EXERCISE DESCRIPTION:
Would you transcribe the entries below, beginning at the line with "Betonplastik 'Elefant' von" and ending after the line with "Belgique - Brabant", exactly, with no picture and nothing more?

INPUT RECORDS:
━━━━━━━━━━━━━━━━

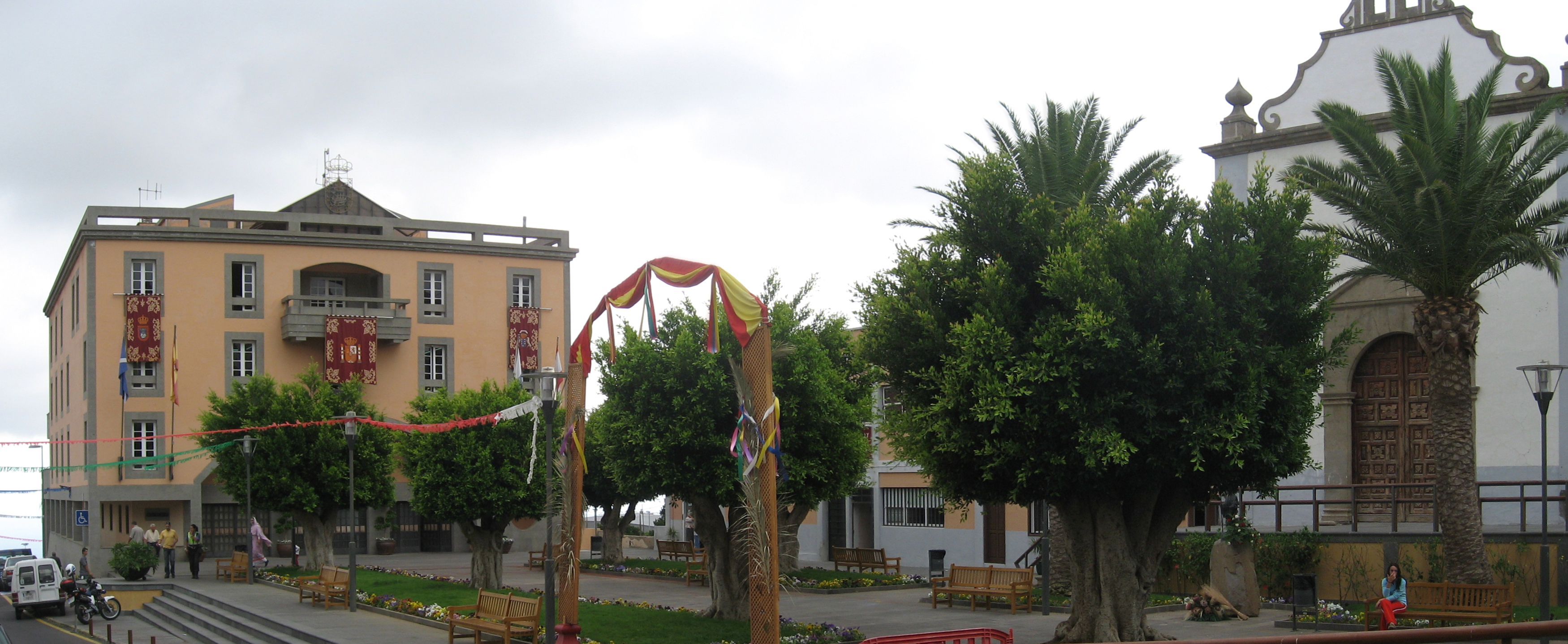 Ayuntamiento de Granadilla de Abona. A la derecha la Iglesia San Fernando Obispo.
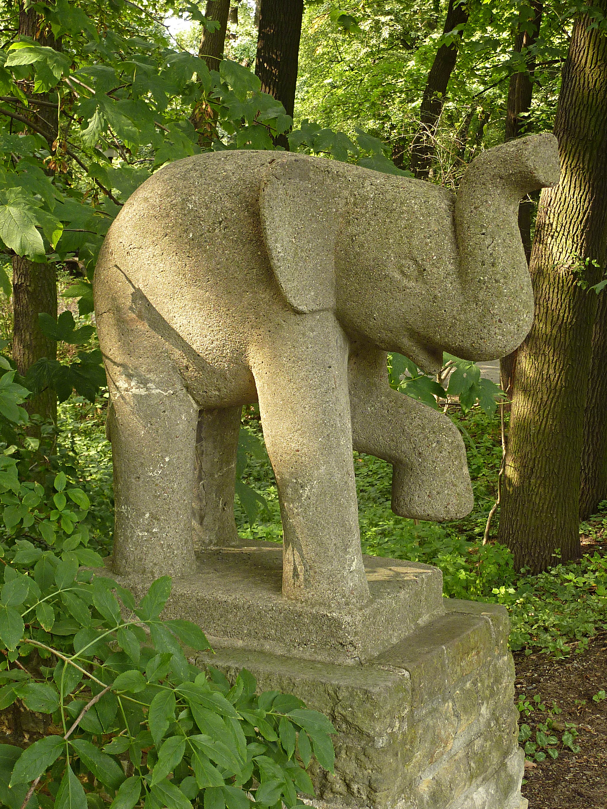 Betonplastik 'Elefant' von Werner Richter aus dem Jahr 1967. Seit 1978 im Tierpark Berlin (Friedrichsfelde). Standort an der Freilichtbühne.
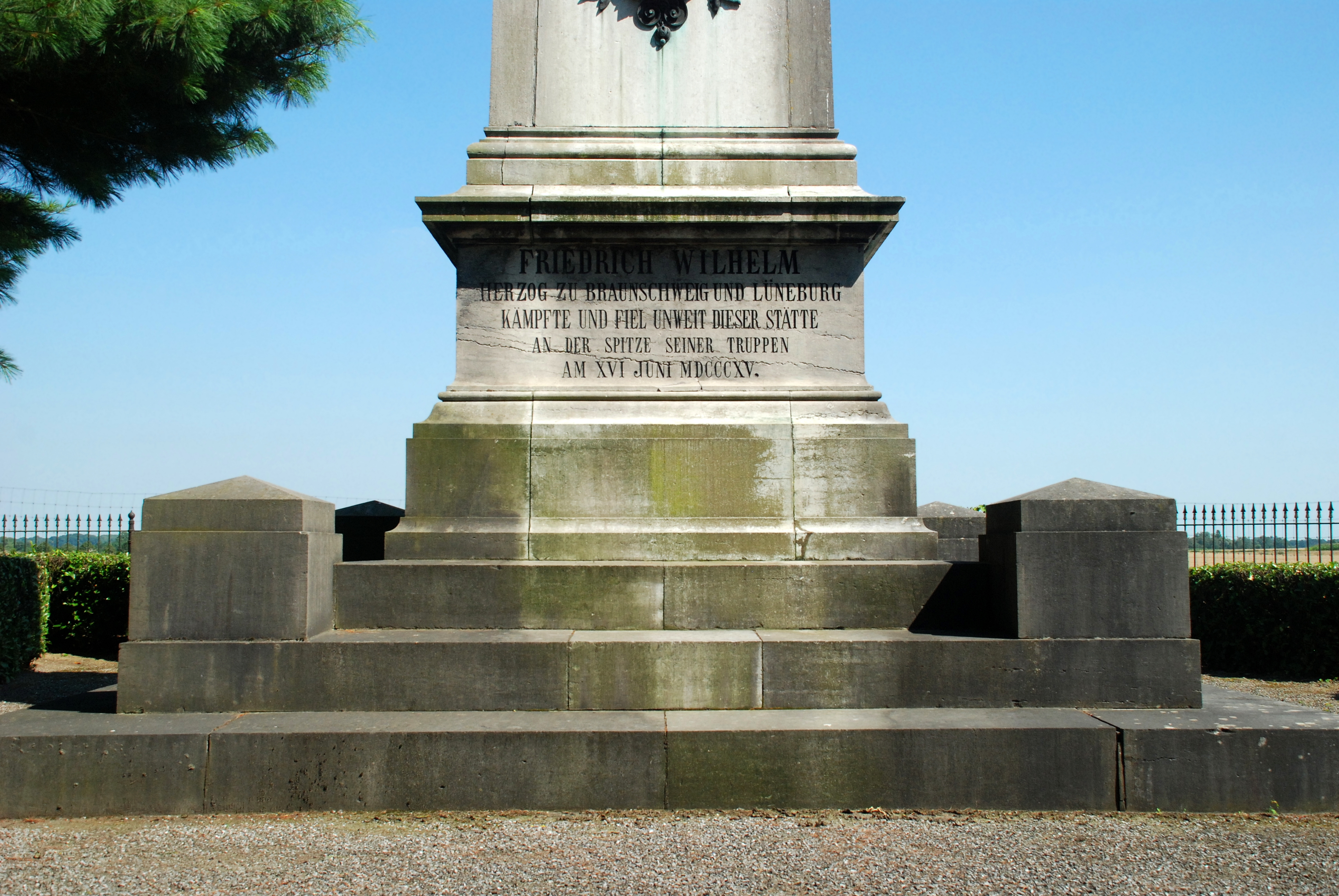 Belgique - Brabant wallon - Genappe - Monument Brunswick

━━━━━━━━━━━━━━━━

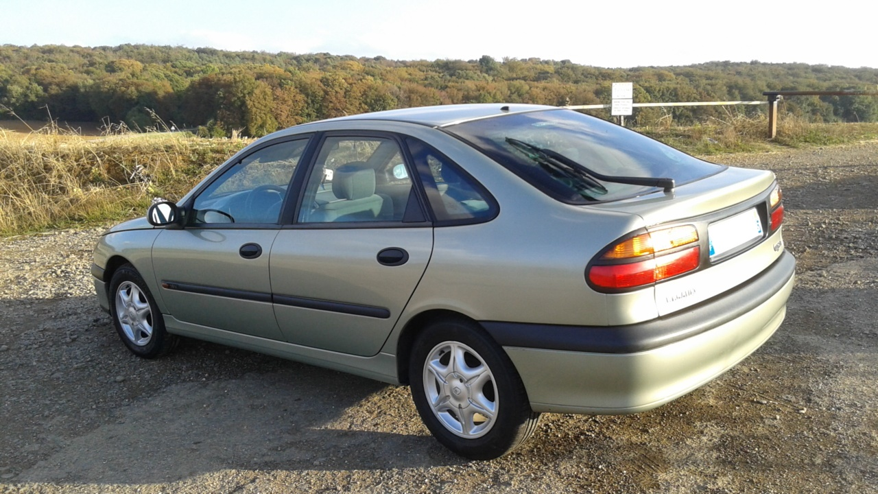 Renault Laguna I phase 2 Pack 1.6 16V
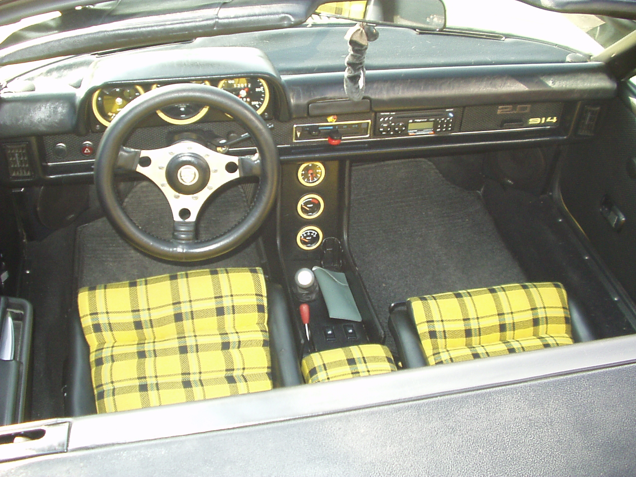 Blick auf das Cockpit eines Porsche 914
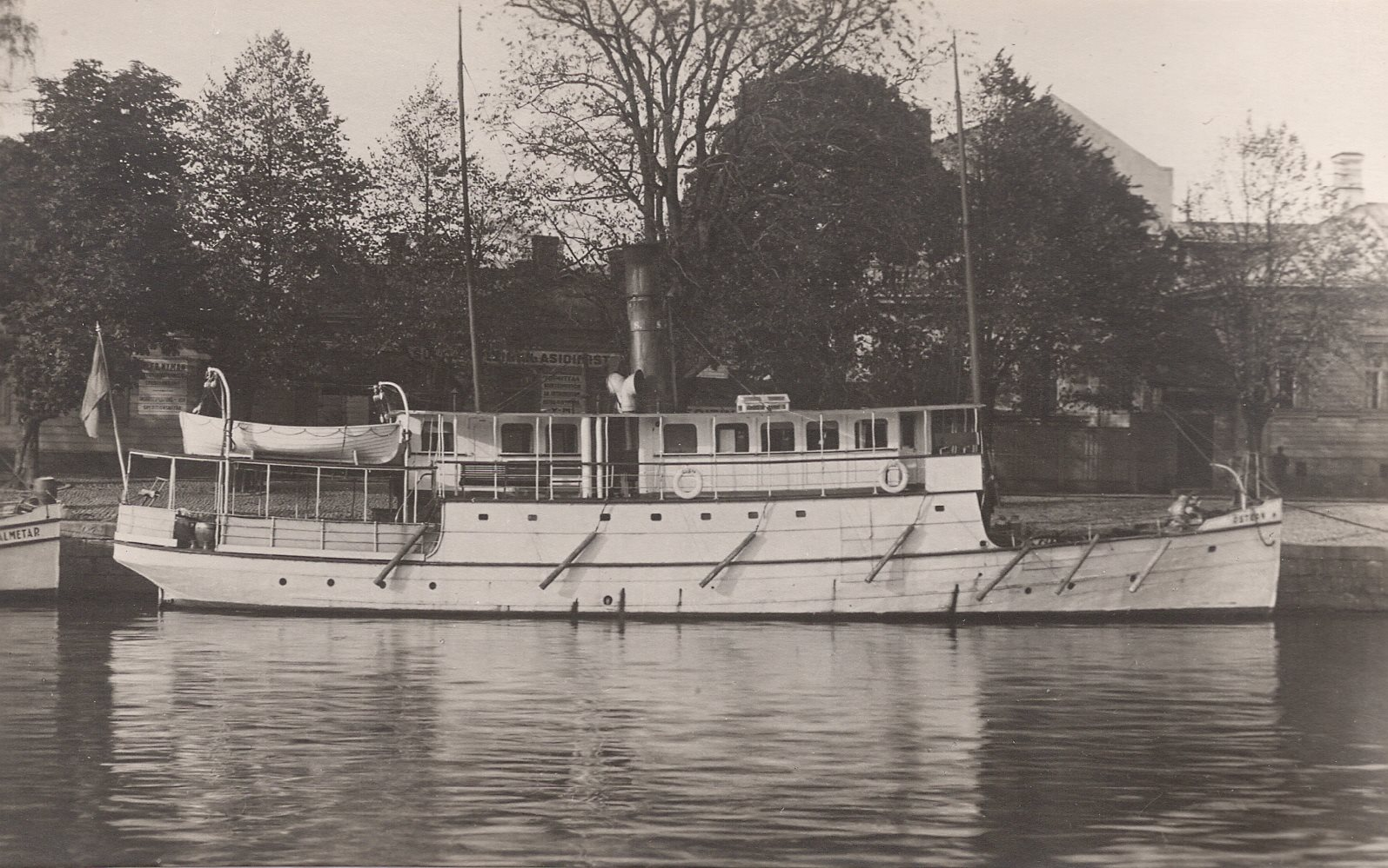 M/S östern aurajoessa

━━━━━━━━━━━━━━━━

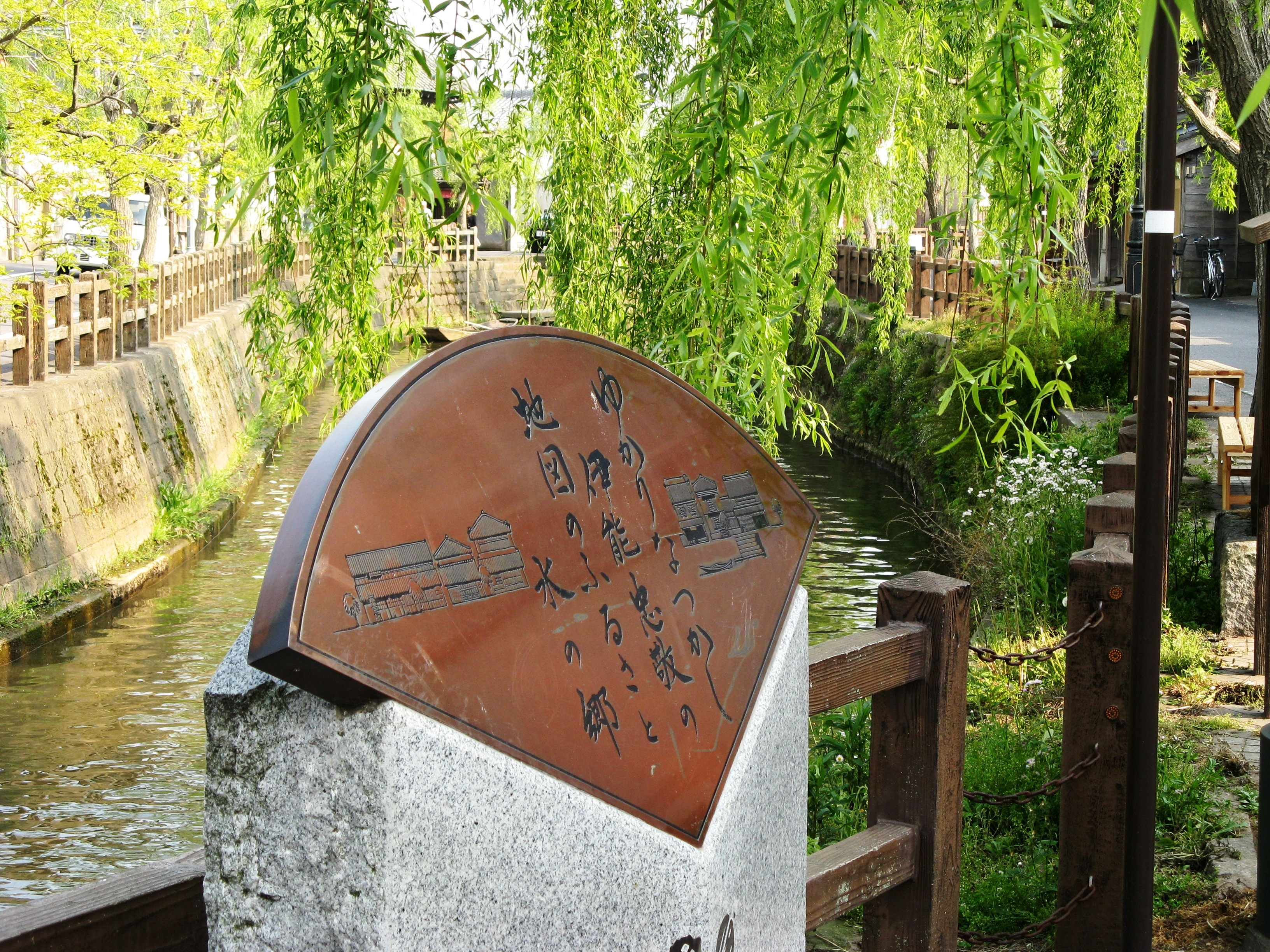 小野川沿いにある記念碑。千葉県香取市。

━━━━━━━━━━━━━━━━

RESPONSE AREA:
 Betonplastik 'Elefant' von Werner Richter aus dem Jahr 1967. Seit 1978 im Tierpark Berlin (Friedrichsfelde). Standort an der Freilichtbühne.
 Belgique - Brabant wallon - Genappe - Monument Brunswick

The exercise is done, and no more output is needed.